PROBLEM DETAILS: Exact copy, no pictures: restate each entry below word for word.

MATERIALS PROVIDED:

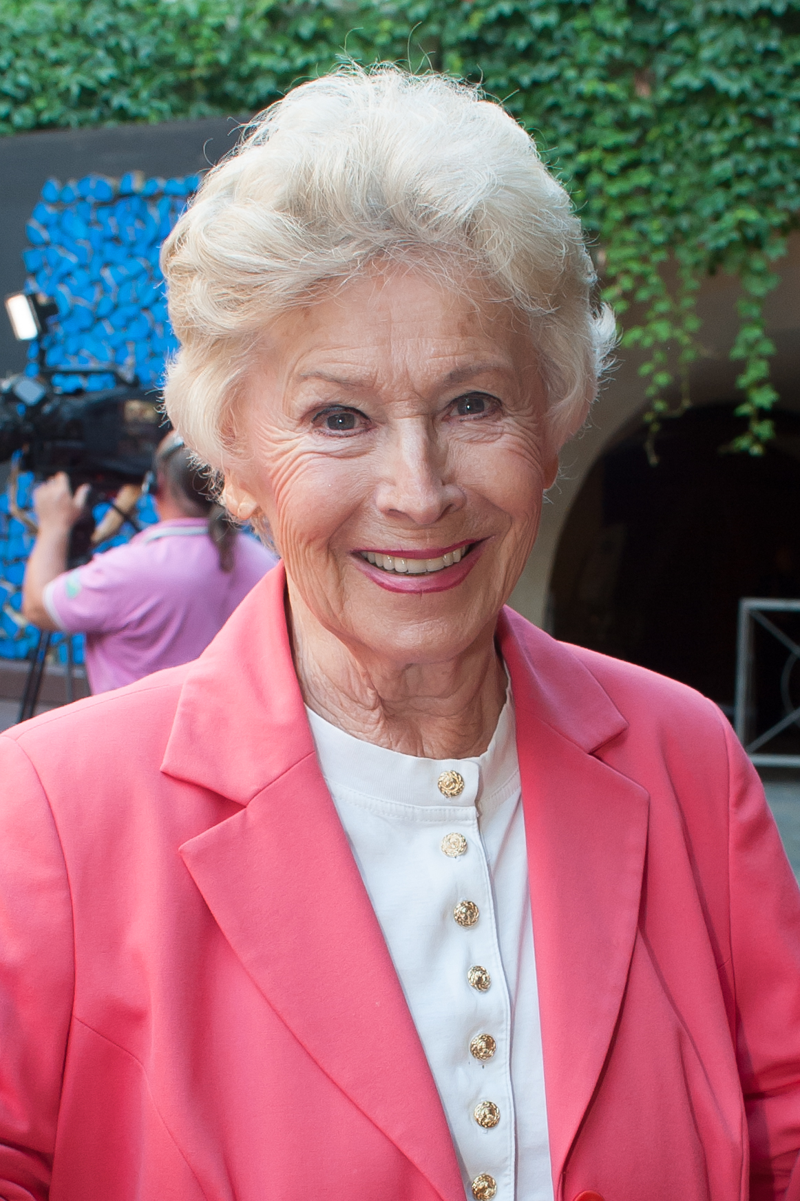 Wachaufestspiele Weißenkirchen: Premiere von „Der Brandner Kaspar und das ewig’ Leben“ am 19. Juli 2016 in Weißenkirchen. Bild zeigt Waltraut Haas.
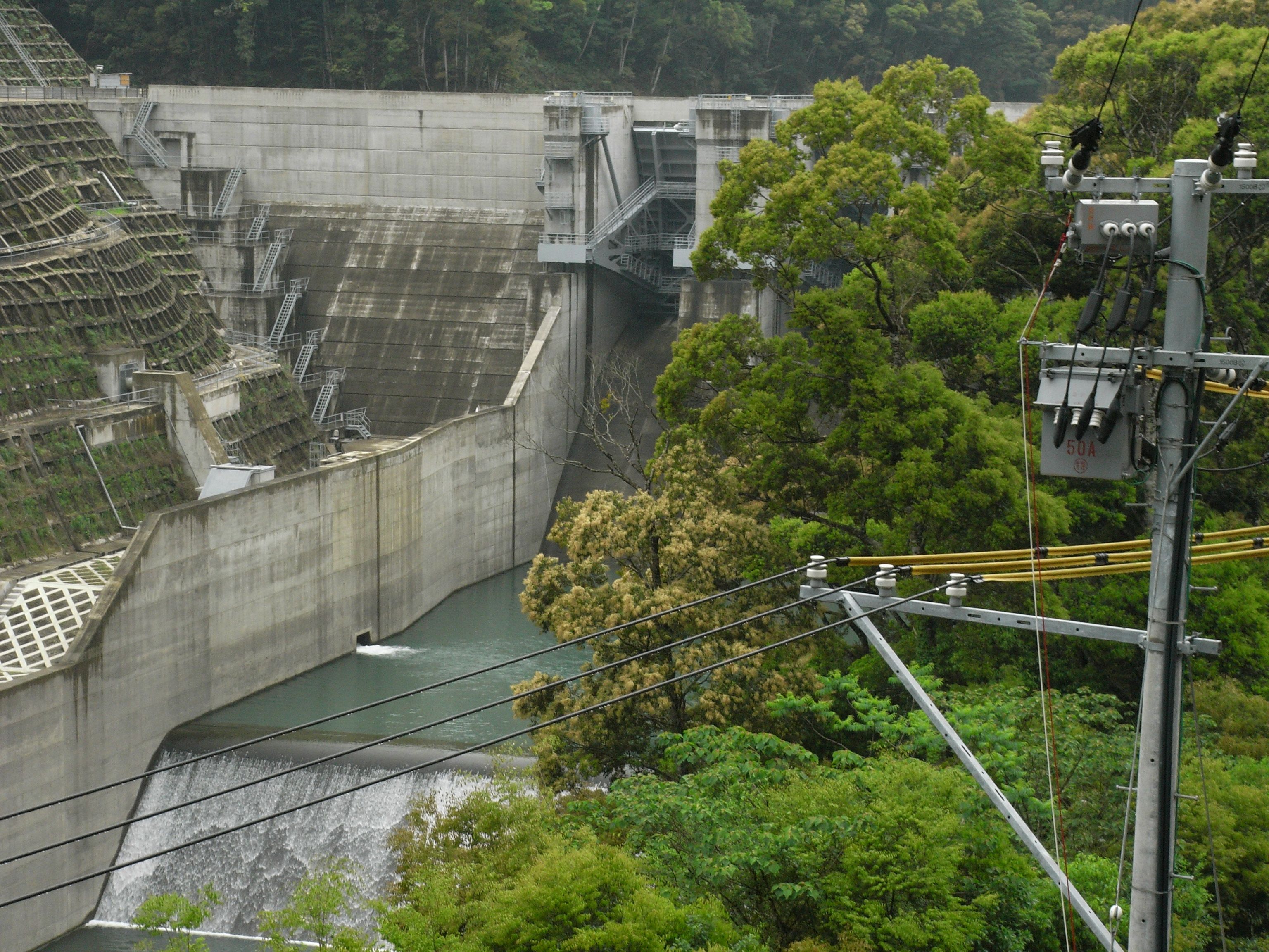 Dam
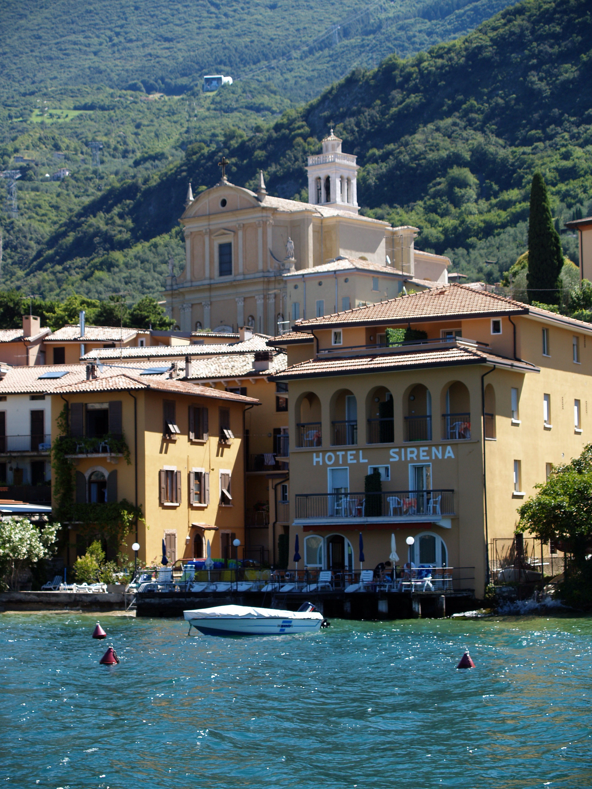 Malcesine
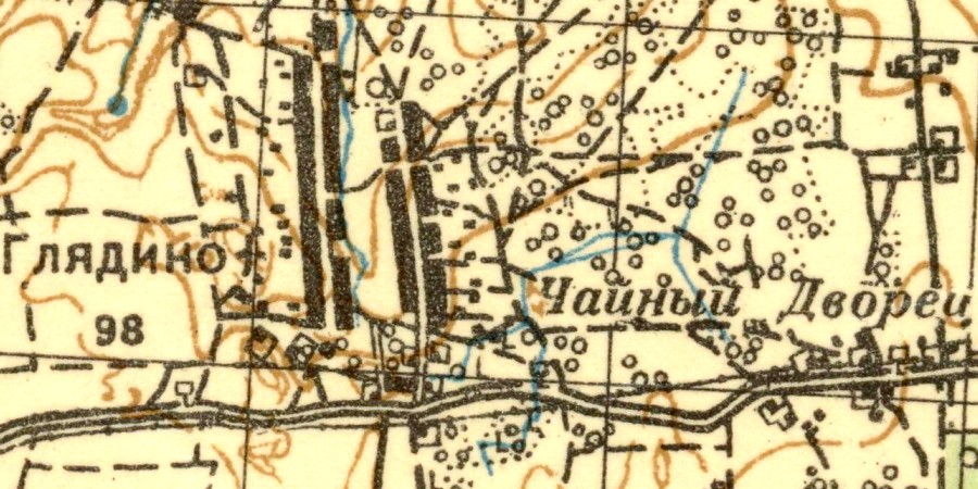 Топографическая карта Ленинградской области, квадрат О-35-12-Г (Ропша), деревня Глядино
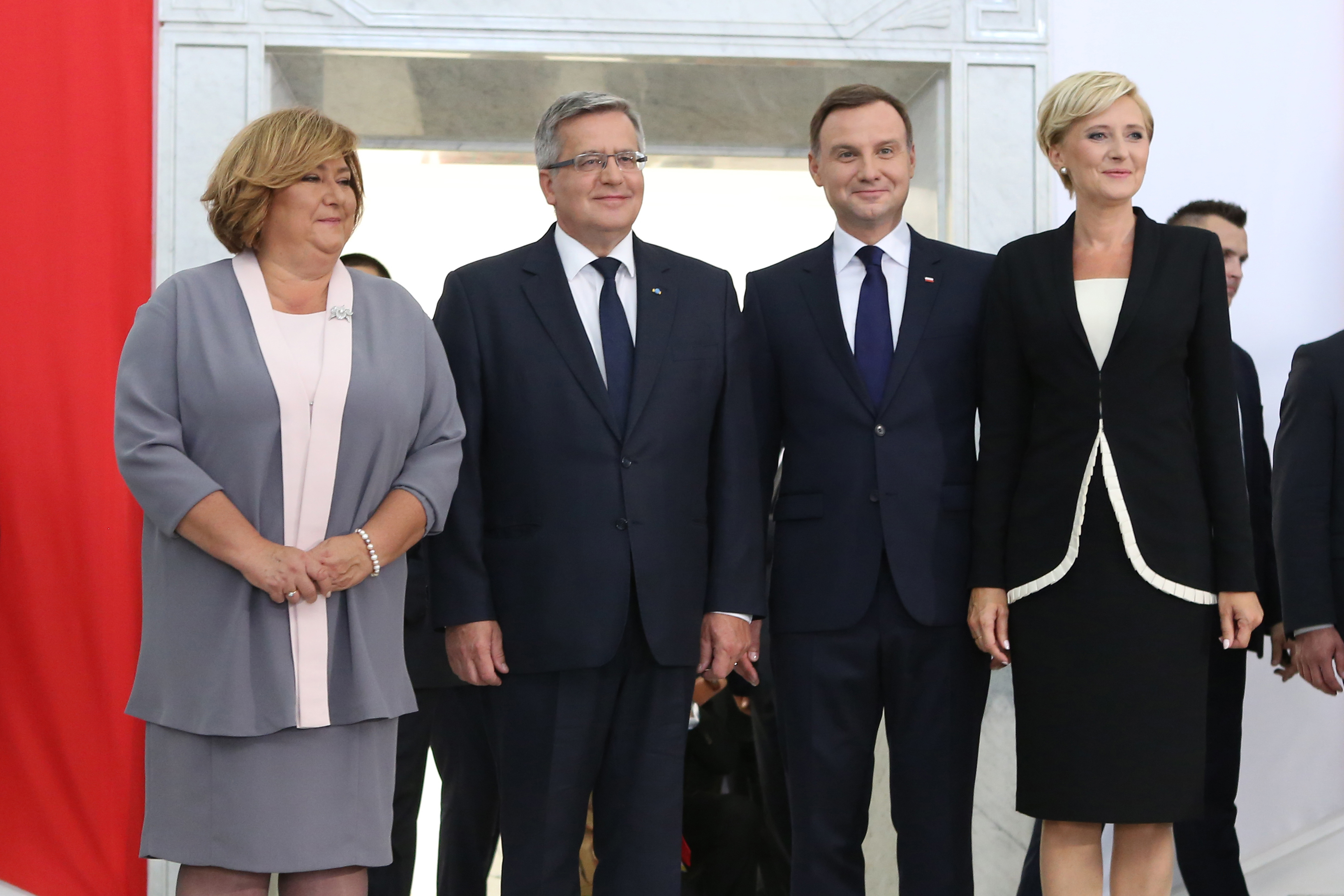 Anna Komorowska, Bronisław Komorowski, Andrzej Duda i Agata Kornhauser-Duda w gmachu Sejmu po zakończeniu obrad Zgromadzenia Narodowego zwołanego w celu odebrania przysięgi od nowo wybranego prezydenta
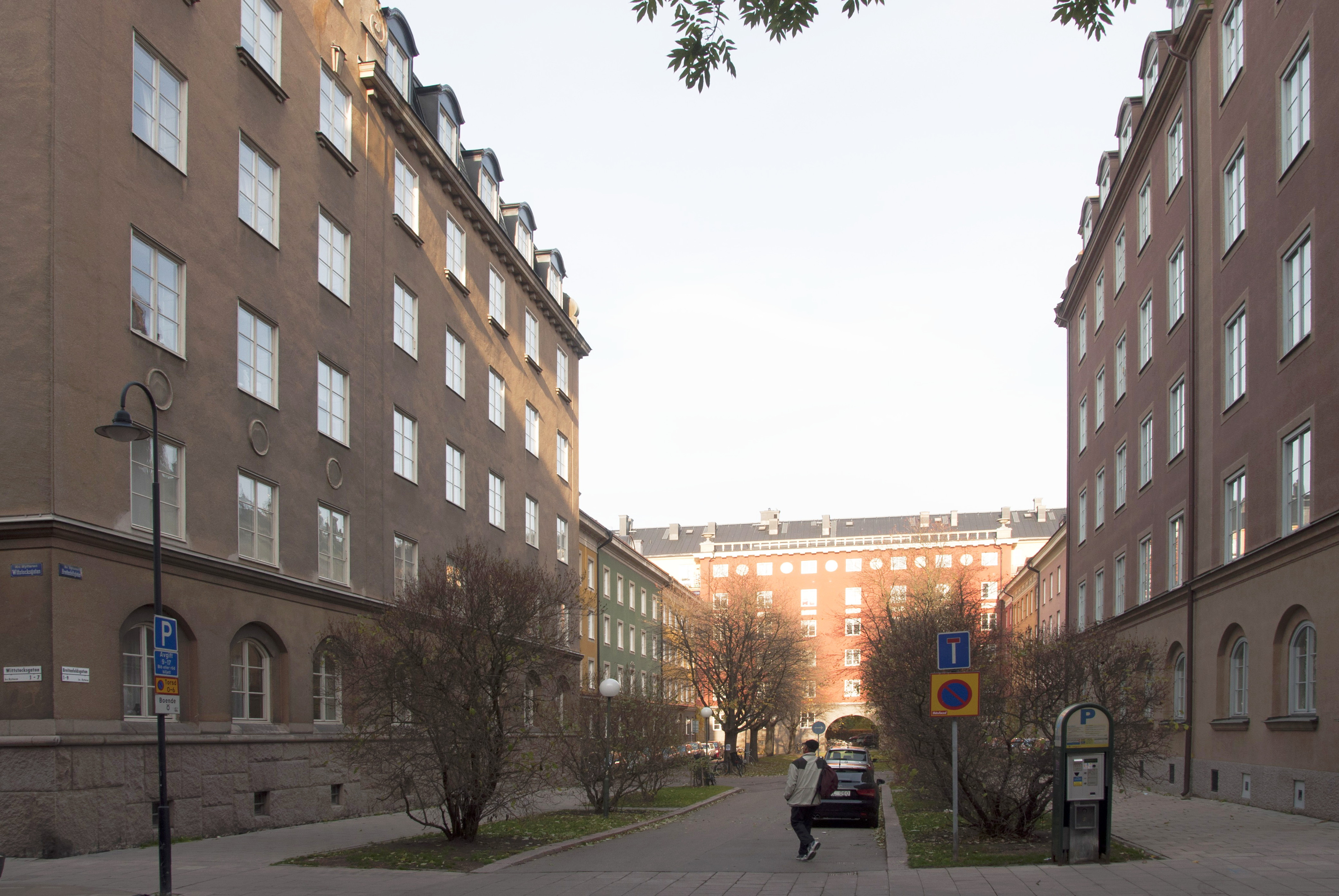 Breitenfeldsgatan

EXPECTED OUTPUT:
 Wachaufestspiele Weißenkirchen: Premiere von „Der Brandner Kaspar und das ewig’ Leben“ am 19. Juli 2016 in Weißenkirchen. Bild zeigt Waltraut Haas.
 Dam
 Malcesine
 Топографическая карта Ленинградской области, квадрат О-35-12-Г (Ропша), деревня Глядино
 Anna Komorowska, Bronisław Komorowski, Andrzej Duda i Agata Kornhauser-Duda w gmachu Sejmu po zakończeniu obrad Zgromadzenia Narodowego zwołanego w celu odebrania przysięgi od nowo wybranego prezydenta
 Breitenfeldsgatan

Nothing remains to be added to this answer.